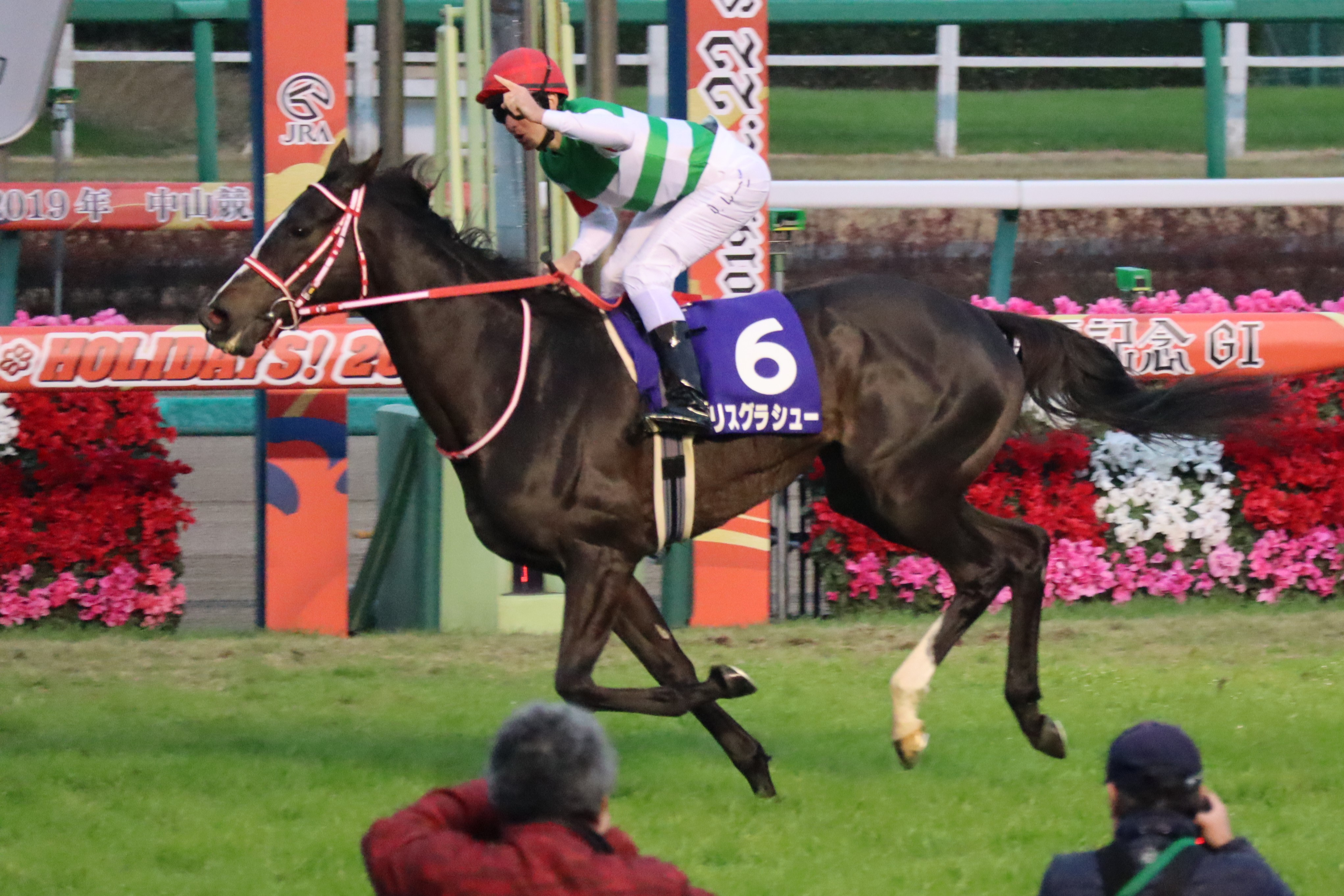 リスグラシュー(2019年有馬記念)
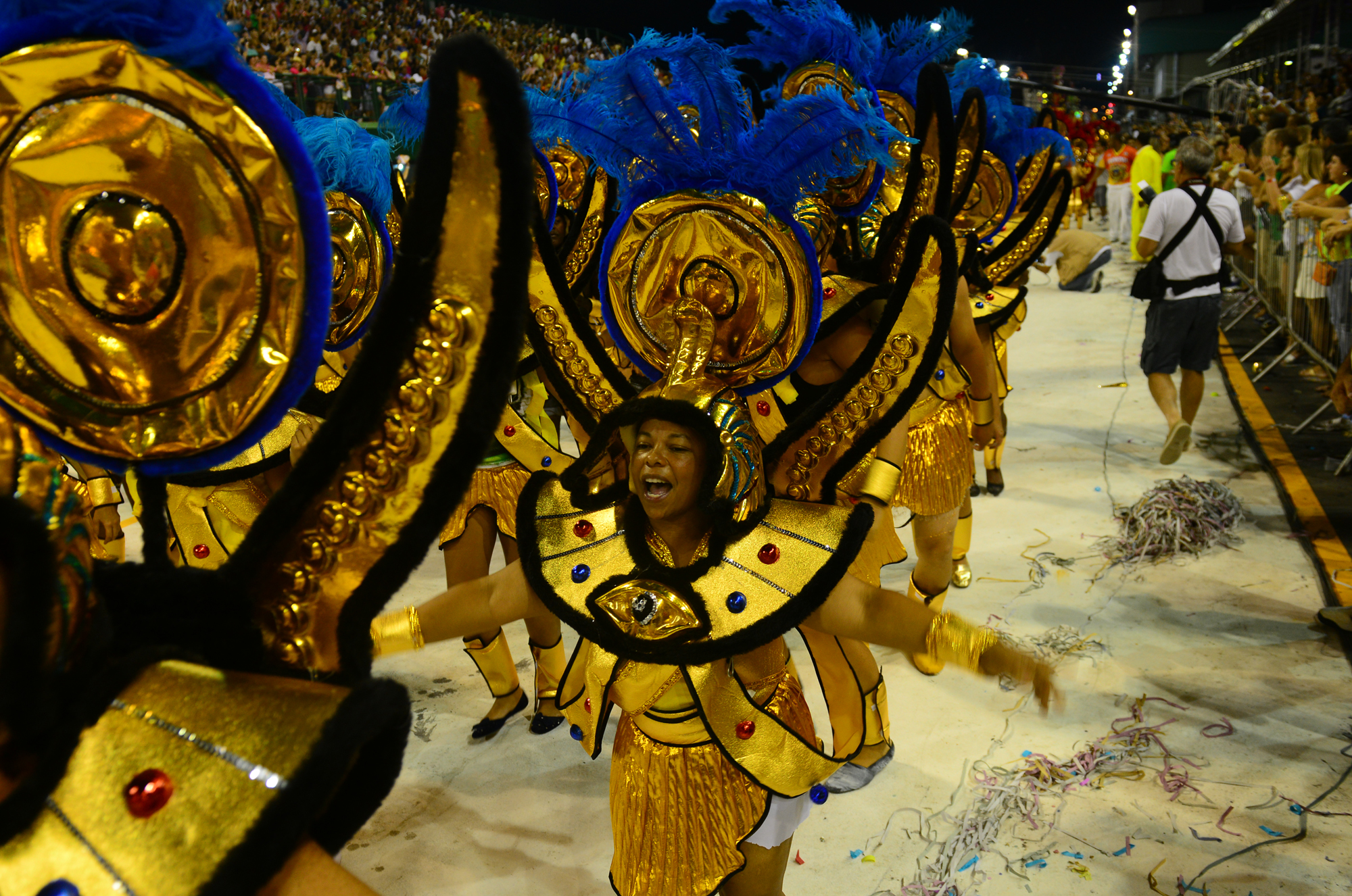 Uma ala da S.R.C.S. Embaixada Copa Lord durante o desfile das escolas de samba de Florianópolis em 2014.
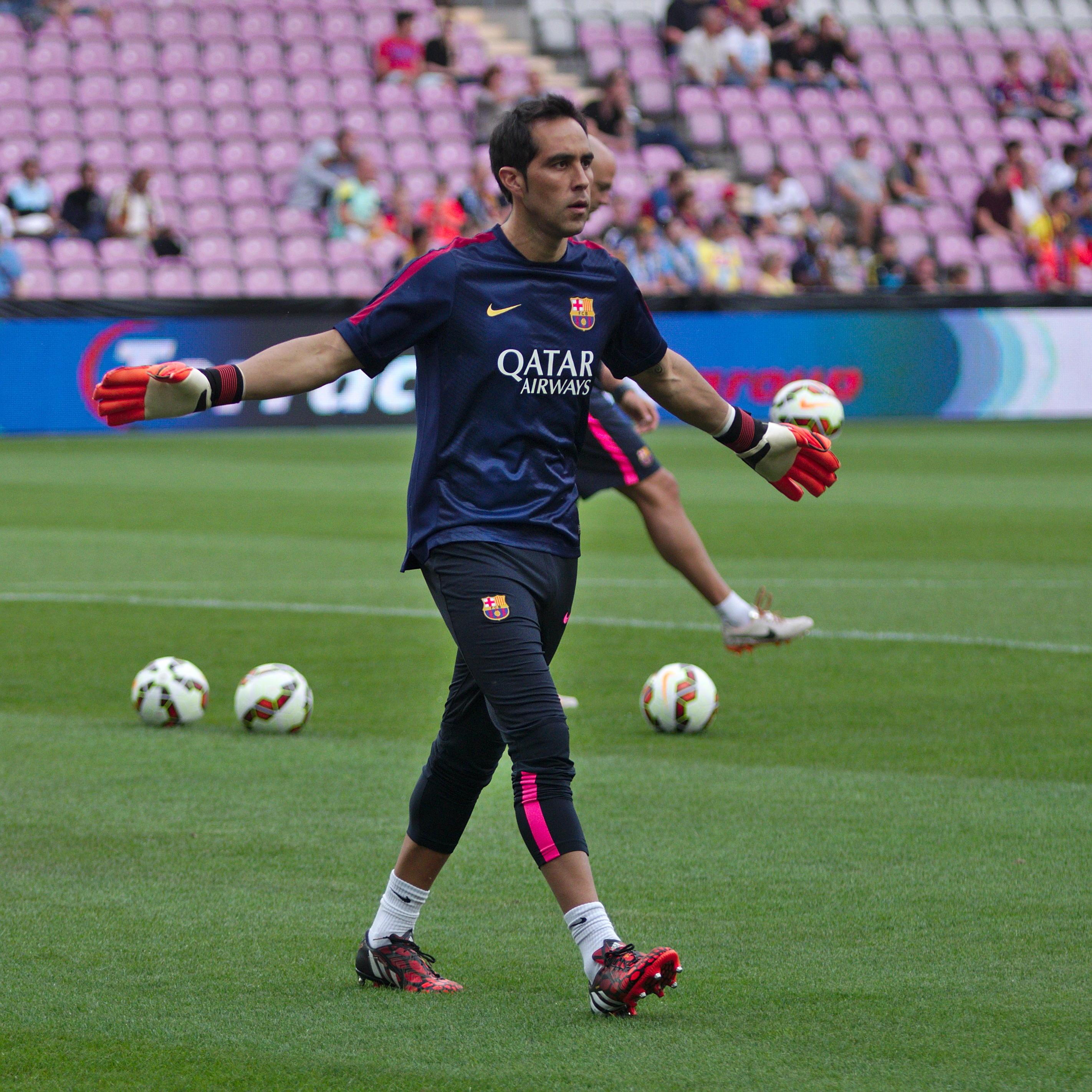 Barça - Napoli - 20140806 - Claudio Bravo
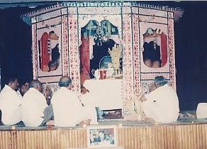 பிரித் கொட்டுவ - இலங்கை பௌத்த மக்களின் மத அனுஸ்டான மரபு முறைகளில் ஒன்று. பிரித் எனப்படும் வேதம் ஓதப்படும் போது அமைக்கப்படும் விசேட அலங்காரக்கூடு. இதற்குள் அமர்ந்த படியே பௌத்த மத குருமார் வேதம் ஓதுவர்.
☆ ☆ ☆
| Task item |
Retype all of the listing word for word and skip the pictures.

| Exercise solution |
 リスグラシュー(2019年有馬記念)
 Uma ala da S.R.C.S. Embaixada Copa Lord durante o desfile das escolas de samba de Florianópolis em 2014.
 Barça - Napoli - 20140806 - Claudio Bravo
 பிரித் கொட்டுவ - இலங்கை பௌத்த மக்களின் மத அனுஸ்டான மரபு முறைகளில் ஒன்று. பிரித் எனப்படும் வேதம் ஓதப்படும் போது அமைக்கப்படும் விசேட அலங்காரக்கூடு. இதற்குள் அமர்ந்த படியே பௌத்த மத குருமார் வேதம் ஓதுவர்.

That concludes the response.